Tuesday, March 20, 2007

Out the kitchen window


Here's my attempt to show what the wisteria looks like out the kitchen window. From the window, what I see is the wisteria showering down from the right, with the Old Blush rose behind it, covered in pink flowers. I'm not sure you can see the roses in the picture and I couldn't really give a sense of how the wisteria dominates the view at this time of year. If I was a foot taller (or willing to lie across the sink and hang out the window) I might be able to get a better shot but, between my short stature and the blocking effect of our casement windows that don't crank all the way open, this is the best I can do.

Wisteria, just past peak



I believe that this year's wisteria bloom was at its peak yesterday. Today more leaves are showing and, although there are still buds that haven't opened, the breeze and light rain we've been having on and off all day have knocked petals off the existing bloom stalks.

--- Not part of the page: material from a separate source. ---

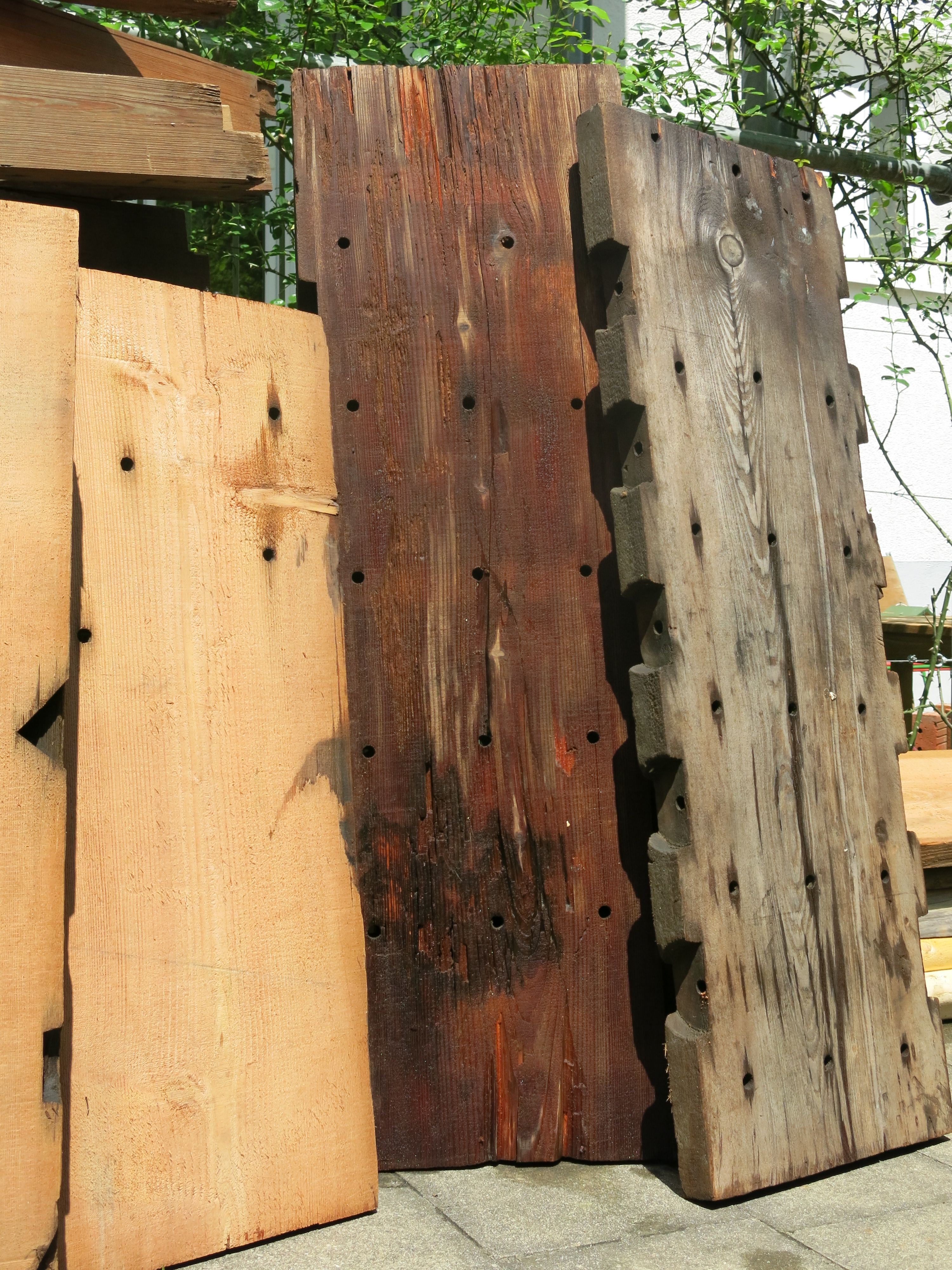 Holz von Pechkiefer, Reste des am 15.03.1983 gesprengten BR-Sendeturms in Ismaning; die Holzbohlen der Kiefer, bot. Pitch Pine, sind in München lagernde Reste des abgetragenen Sendetrums; die größeren Teile der Sendeturmkonstruktion wurden 1985 zum Bau des Wintergartens des Querbeetgartens genutzt. Das Holz für den Bau des Sendeturms gelangte 1933 von Kanada via Dampfschiff nach Europa

Here are some pictures of what it looks today, both overall and close-ups of some of the blooms (I had to use our old camera so the pictures may be slightly low resolution).





If it rains in the next few days most of the blooms will be knocked to the ground. I'm always sorry to see them go — and the heighth of the bloom is so fleeting — but the carpet of lavender is lovely in its own right.




I wish I could get a picture out our kitchen window, with the wisteria in the foreground and the Old Blush rose bush, covered in pink flowers, behind. I'll try it and if it works I'll post it later.

Saturday, March 17, 2007

Forking foul-up

I was so excited to get out and start digging up the garden with my new garden fork that I didn't stop to think about where I was digging. I started in on the section of the far back bed where I'm planning to move the badly placed hypericum and immediately struck roots of the Ashe juniper that we cut down last year. I was pulling out giant sections of half-rotted root and turning over huge chunks of soil. I was accomplishing so much, so easily.

My husband had come out to admire my digging prowess when I hit something that felt really big. I assumed it was the mother of all roots and I pushed and pulled and levered and finally pulled up . . . the plastic drainage pipe from our new gutters!

Once I uncovered the whole section of the pipe (it's ridged black plastic about four inches in diameter) that I'd been attacking I found it riddled with holes. And at first we thought I'd cut it completely in half, since one end was poking up above ground and we couldn't even find the other end. We finally realized that I'd speared it just above a joint and had pulled one section out where it was shoved into the next section. We pondered the problem for a while and decided that if we could get the exposed end back into the continuing section and then covered up the various holes I'd made with the fork so that dirt wouldn't gradually fill in the pipe we'd be okay (we decided it didn't matter if the pipe leaked a little on its way to drain out into the alley; hopefully we haven't created the beginnings of a marsh back there). We made a trip to Home Depot to look for repair materials and finally decided that wrapping the wounded pipe with a plastic garbage sack and then backfilling with soil would solve everything for pennies.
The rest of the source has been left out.